Sales tax permit: Before you can collect sales tax, you must register with each state where you have nexus (physical or economic) and obtain a sales tax permit. Operating without one while collecting tax — or failing to collect when required — both carry penalties.
Nexus determination: You have nexus in your home state. You also have nexus in any state where you have employees, warehouses, significant inventory, or where you exceed the economic nexus threshold ($100,000 in sales or 200 transactions annually in most states).

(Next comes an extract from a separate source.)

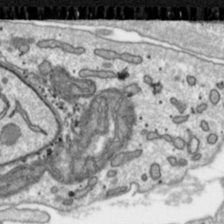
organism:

Multi-state sellers need to track nexus across all states they ship to.
Charging the correct rate: For most online sales, the rate depends on the delivery address — called destination-based sourcing. This is the norm in most states. A few states use origin-based sourcing, where the rate is based on your business location. Arizona, California (partially), Illinois, Missouri, New Mexico, Ohio, Pennsylvania, Texas, Utah, and Virginia use origin-based rules for intrastate sales.
Filing and remitting: Sales tax must be remitted to each state on a regular schedule — monthly, quarterly, or annually depending on your sales volume in that state. Late filing or underpayment generates interest and penalties. Most states now accept online filing through their revenue department portals.
Tax software: Businesses with significant e-commerce sales typically use automated sales tax software (Avalara, TaxJar, or Vertex) that integrates with their shopping cart or accounting software, automatically applies the correct rate by ZIP code, and handles filing. Manual compliance across dozens of states is error-prone and time-consuming.